The ability to handle four or more intermediate values explains much of the lunacy in processor design. Notable examples include the 16 element stack window of TMS9900, register windows in SPARC, the conveyor belt concept of the Mill processor architecture and Intel's Itanium which had more than 2KB of state to context switch. It also explains why processor architectures take multiple positions. For example, the general register count in AVR and RISC-V may differ by a factor of two. Most significantly, ARM Thumb restricts access to eight general registers. There are many reasons for specifying too many registers. The most obvious case is a surplus of bits; typically to achieve 8 bit, 16 bit or 32 bit alignment. ("Hey! We've got a spare bit! Let's have two accumulators and two index registers!") This is why general purpose processor architectures always specify 1/2 of the instruction-space and typically specify more than 2/3. A confounding factor was MIL-STD-1750A which specified a processor with 16 registers. RCA1802 has 16 registers. MC68000 has 16±1 registers and a version was developed with IBM System 370 microcode, which also has 16 registers. SWEET16 has 16 registers where special registers, such as program counter and stack, backfill from R15. Many of the RISC designs influenced directly and indirectly by SWEET16 also have 16 registers and backfill from R15. This includes ARM.
If you want a futile exercise, try designing a symmetric, 3-address, 16 register processor architecture which uses 8 bit opcodes. It can be achieved by splitting the opcode into two or three fields and heavily prefixing the instructions. This includes defaulting to MOV and then prefixing any desired ALU operation. Understandably, the instruction density is terrible, in part due to the combinatorial explosion of prefix instructions. So, how have systems with 8 bit opcodes, such as x86, been sold as MIL-STD-1750A? Easy. Ignore the specification or get a waiver. Indeed. My results with processor design advanced considerably after I ignored MIL-STD-1750A.
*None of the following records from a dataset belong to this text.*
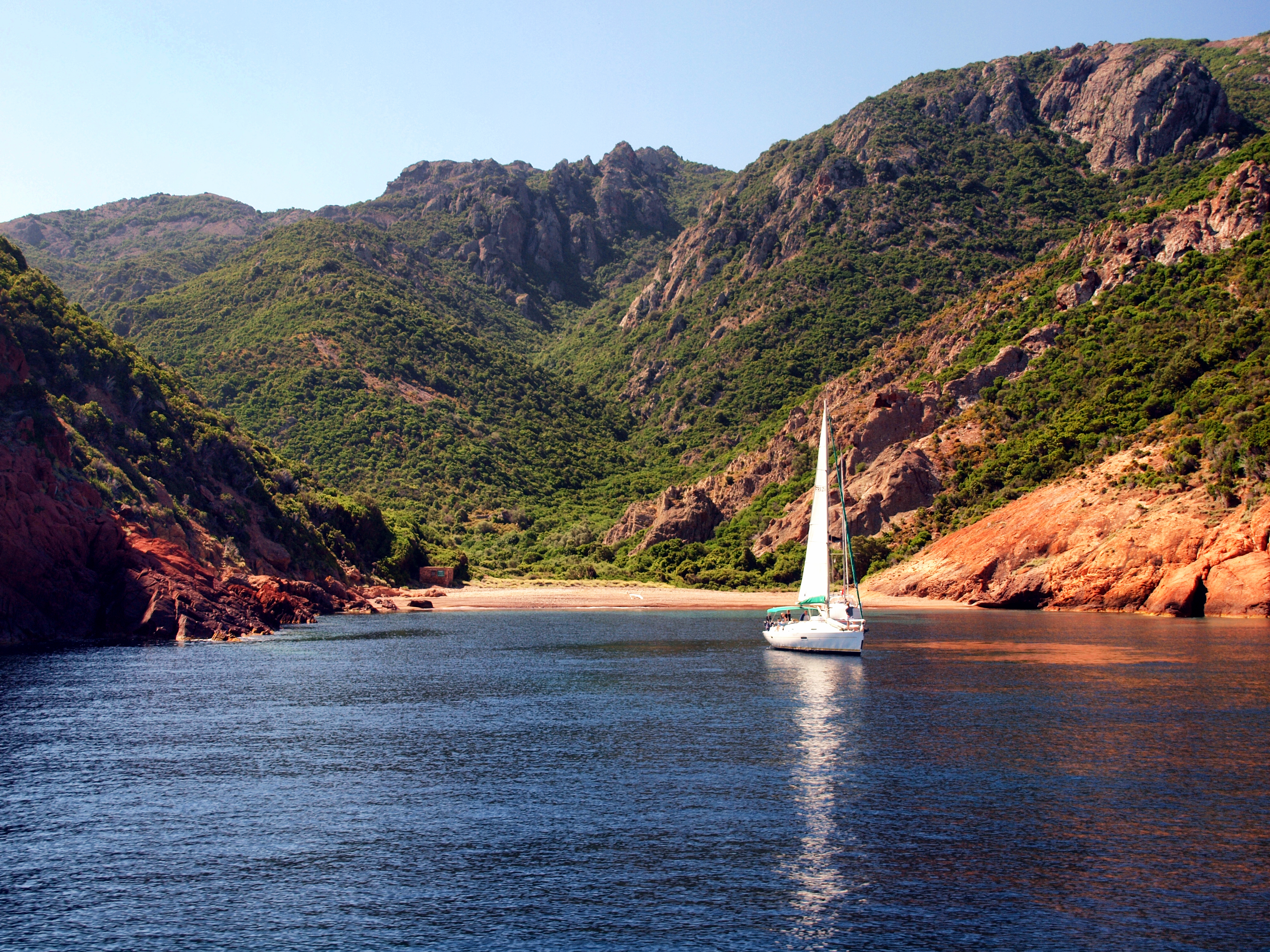 Osani, Ouest Corse (Corse) - Marine d'Elbo, au nord de la Réserve naturelle de Scandola.
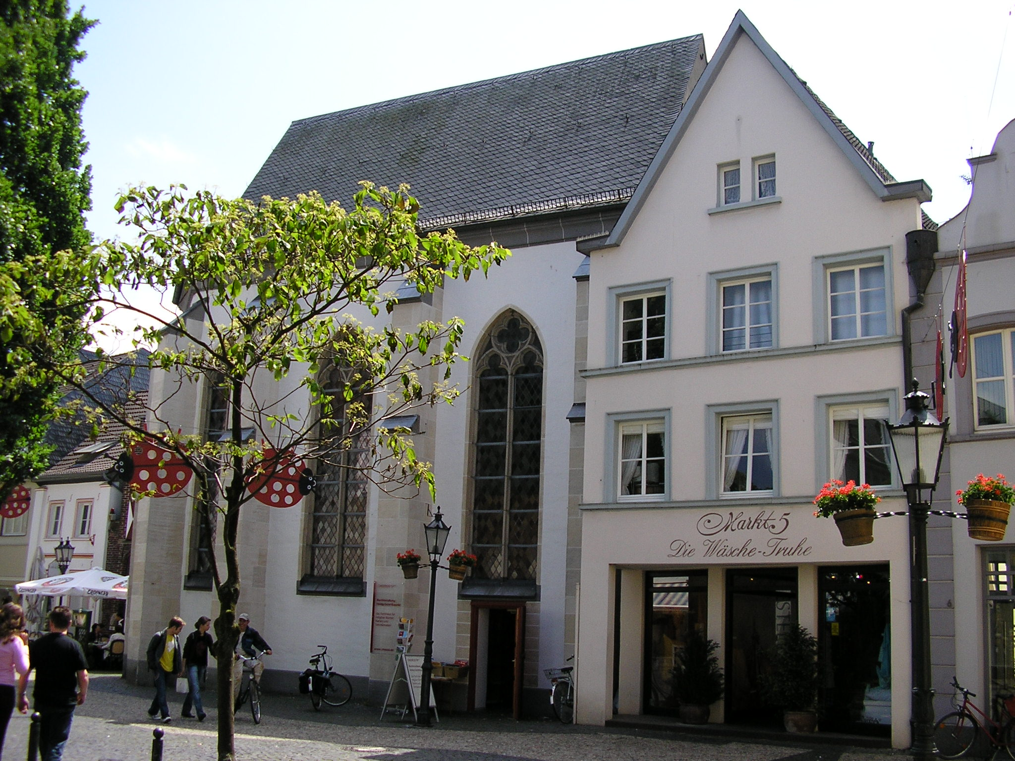 Heilig-Geist-Kapelle zu Kempen, Kreis Viersen This image shows a heritage building in Germany, located in the North Rhine-Westphalian city Kempen (no. 4).
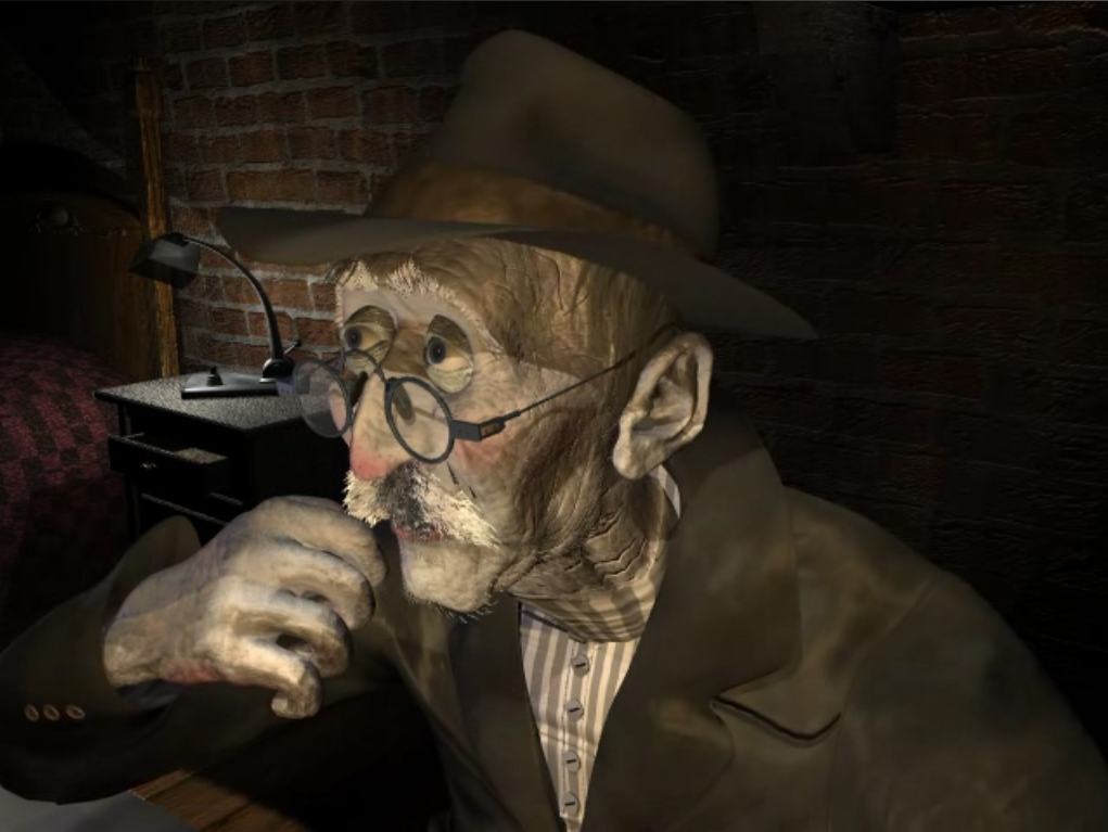 Capture d'écran du jeu vidéo L'Amerzone (1999), développé et édité par Microïds.
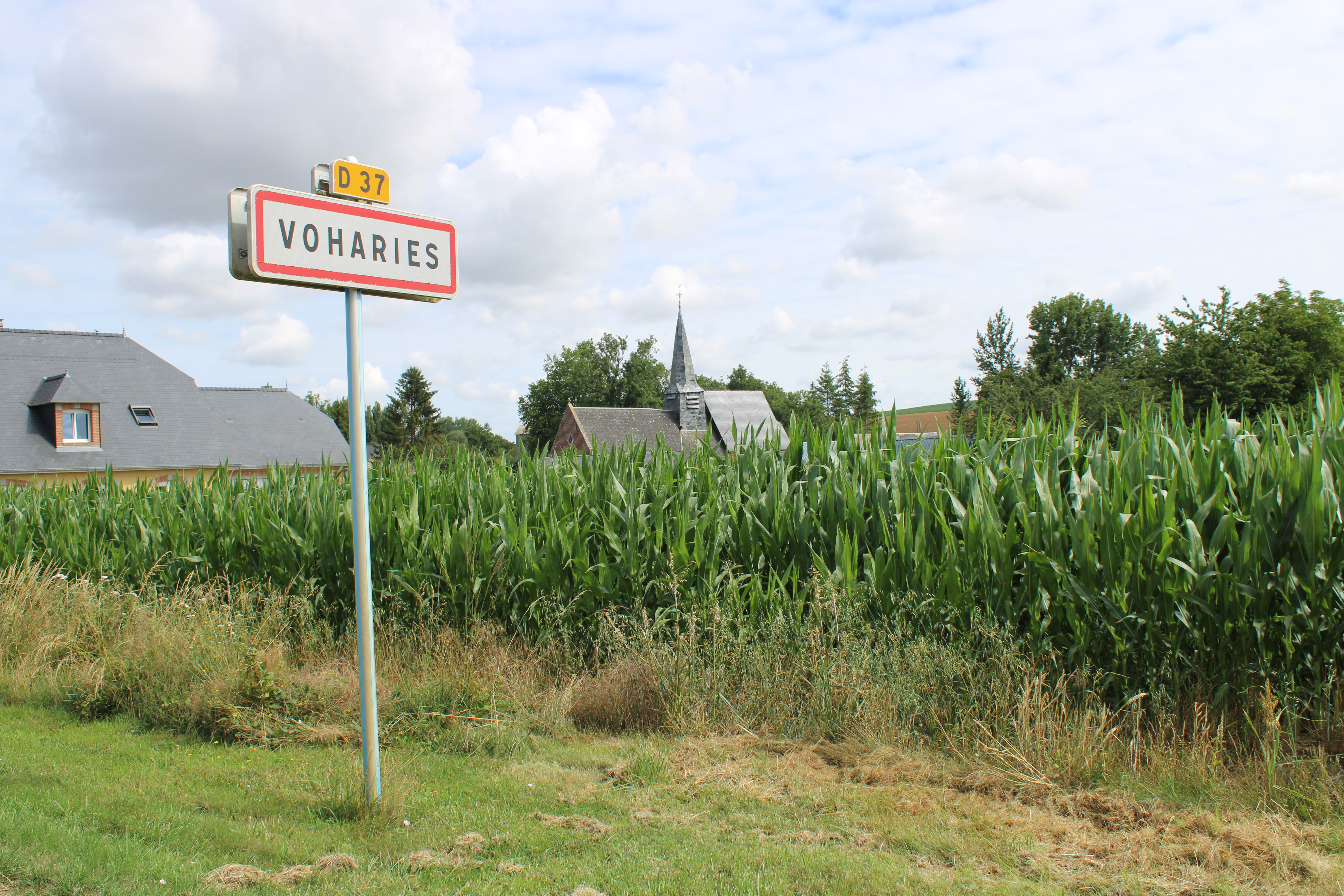 Entrée du village
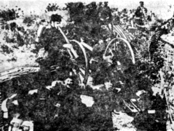 Frame from Independenţa României film (1912). The battle
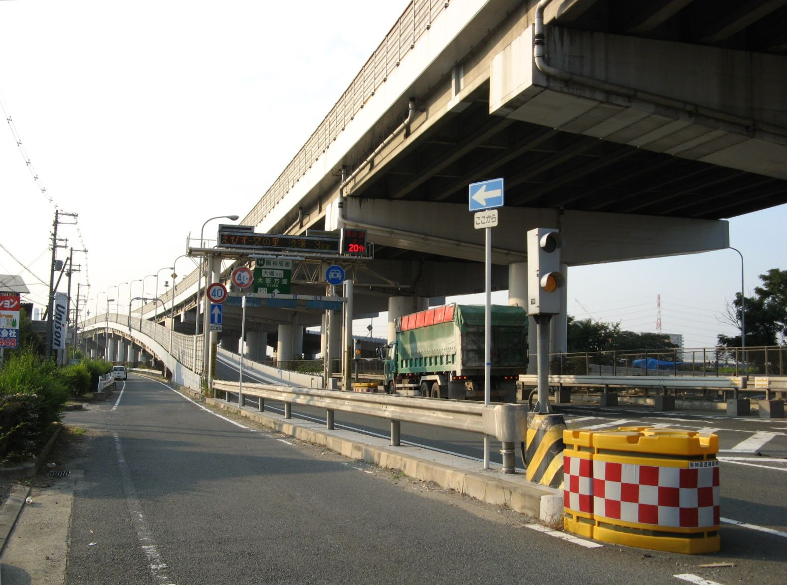 阪神高速大堀出入口
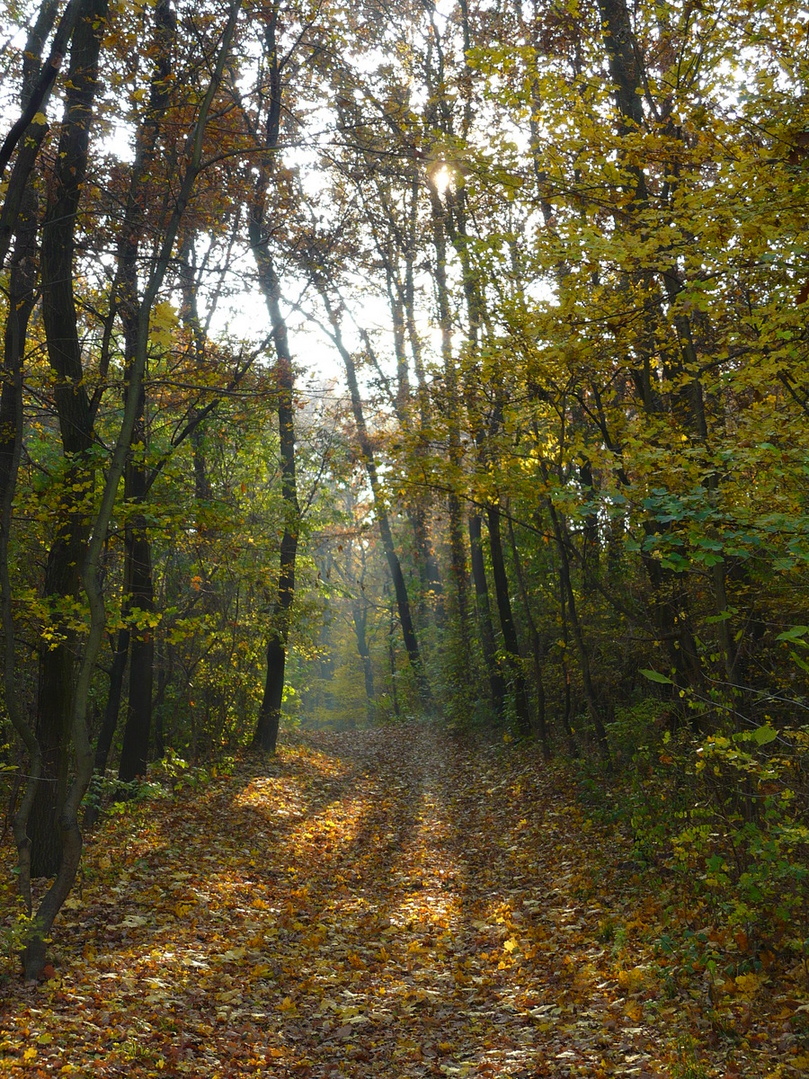 Kamaraerdő, Budapest, Hungary
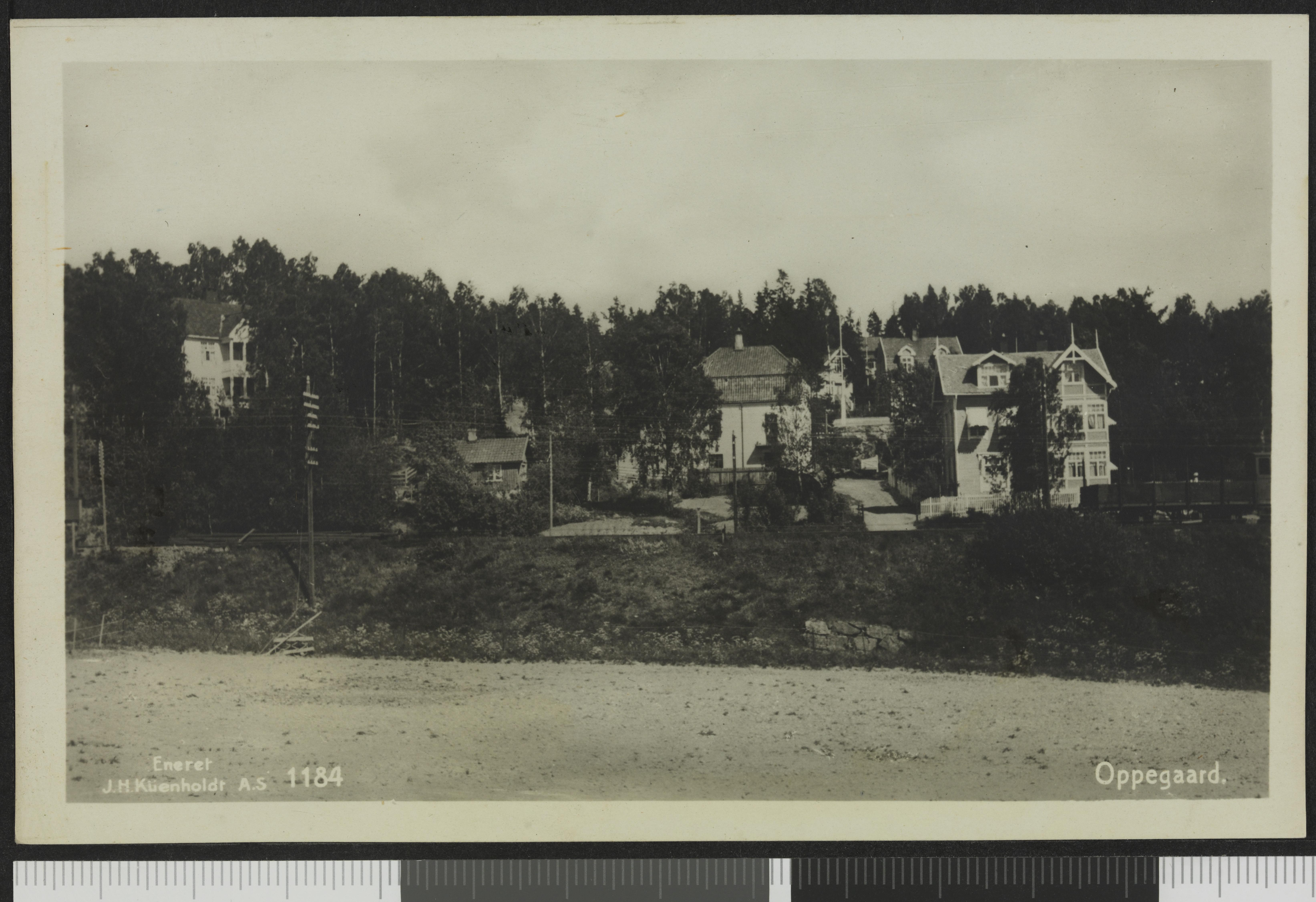 Bildet er hentet fra Nasjonalbibliotekets bildesamling Kolbotn, Oppegård, Akershus
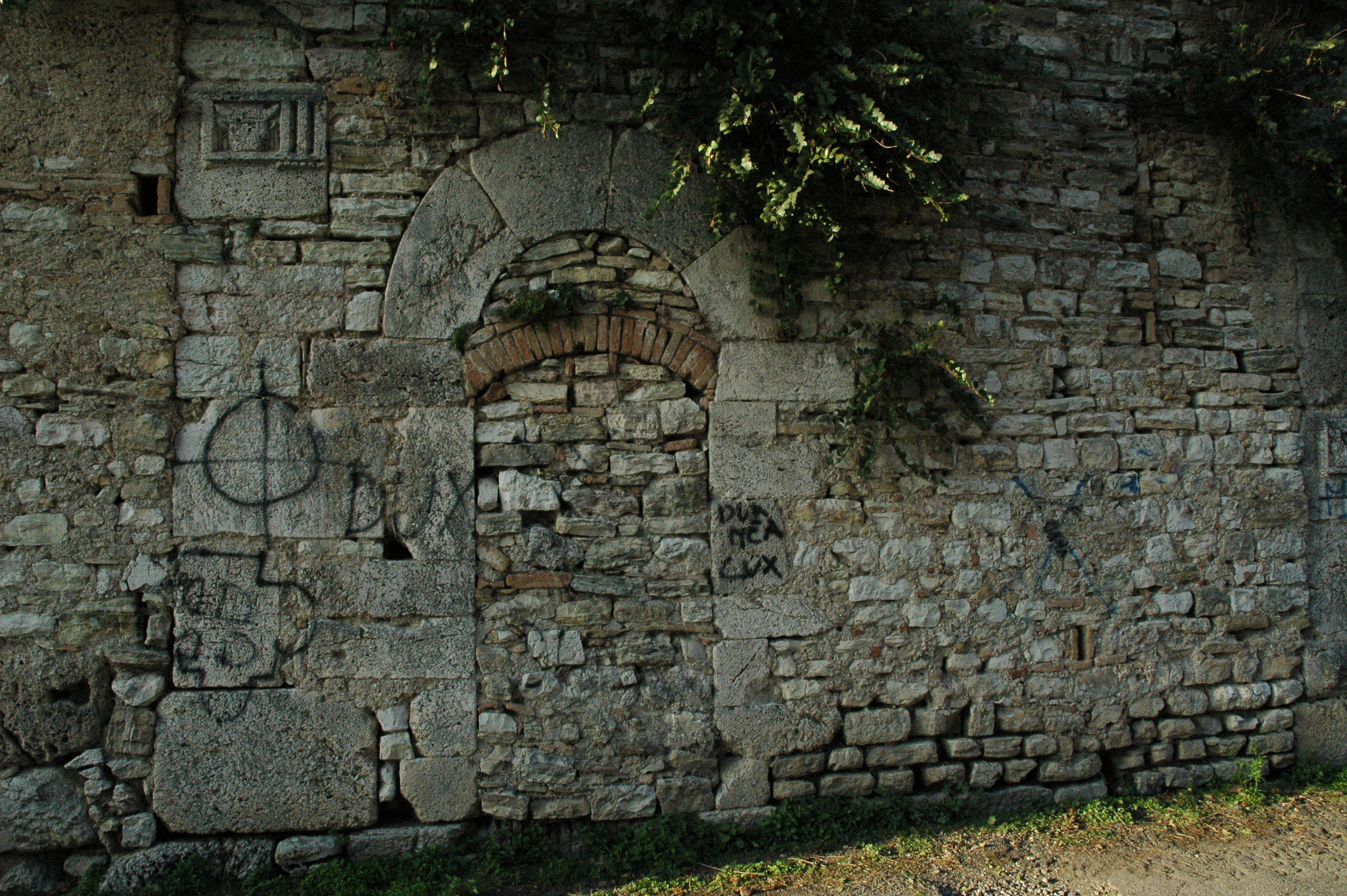 Tratto di Mura Preromane lungo Via delle Felici
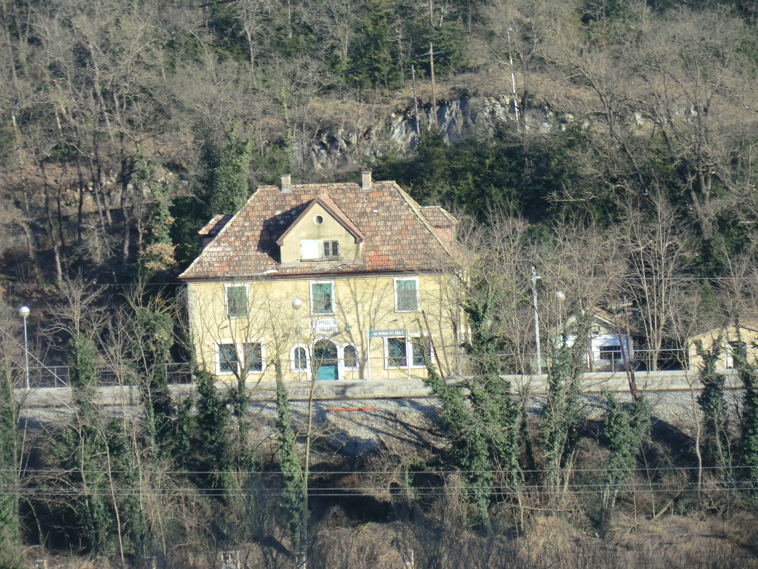 Estació de la Farga de Bebié
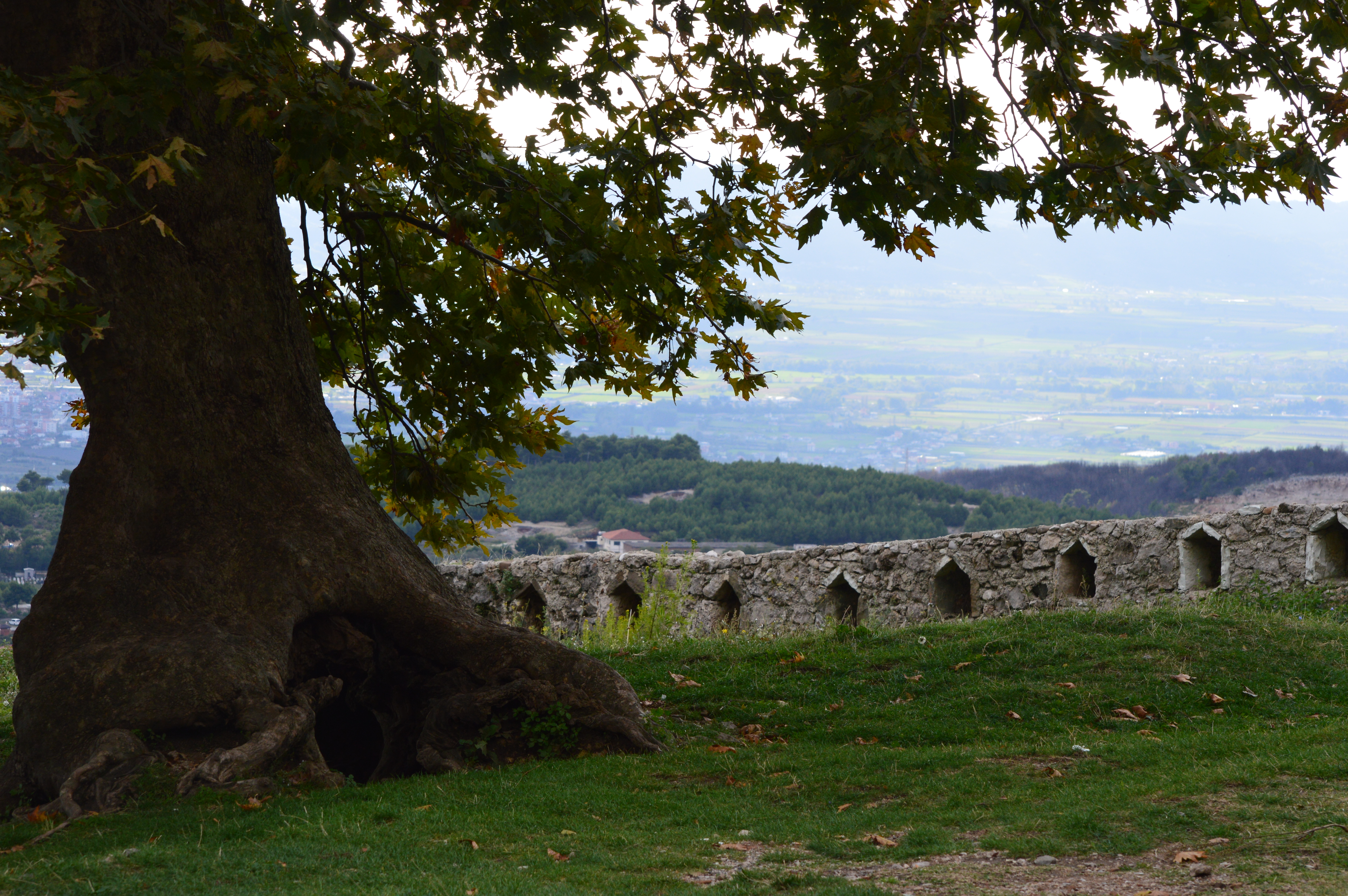 Hrad v Kruji

My Processor ArchitectureMy first serious design was inspired by 6502, 68000, 88000 and some work with a quadtree video codec similar to HEVC. Specifically, the 2:14 split of STA:ALU operations in 6502 opcode Group 6 and Group D (ORA, AND, EOR, ADC, *STA*, LDA, CMP, SBC), 68000 symmetrical 2-address encoding and quadtree motion delta encoding inspired a 16 bit instruction format in which four nybbles may represent opcode or operand. In the preferred implementation, hexadecimal digits 0-B represent operand and hexadecimal digits C-F represent opcode. As an example, 0xF012, 0x0F12, 0x01F2 and 0x012F are distinct instructions which operate on R0, R1 and R2. In addition to aiding debug, this arrangement provides a practical quantity of 0-, 1-, 2- and 3-address instructions. It also provides a four operand, zero opcode encoding. I was quite pleased with this fusion of ideas. Despite being complete vaporware, it served as a basis to investigate numerous concepts including allocation of instructions in proportion to frequency of execution, constants in the instruction stream, illegal instructions, unaligned memory access using two separate instructions, multiple data stacks, stacks aligned with register width, biased stack pops, biased branches, atomic operations, SIMD, fused multiply-accumulate and fused compare-and-branch for the elimination of all user flags. (This was in ignorance of the MIPS technique of evaluating logical predicates.) I found that I could subdivide the fields into two inputs and two outputs (although it is most convenient for the fused compare-and-branch to use two "outputs"). In my enthusiasm, I would often define two or more functions to the same bit pattern. However, I have developed techniques to prevent duplicate allocation. The design was intended to minimize multiplexing and the latency of TTL loads. Indeed, I hoped to make a scalable 16/32/64 bit design using one, two or four identical boards with 3*32 pin connectors. (This is why I have such admiration for the MyCPU project with its five board CPU and 3*32 pin connectors.)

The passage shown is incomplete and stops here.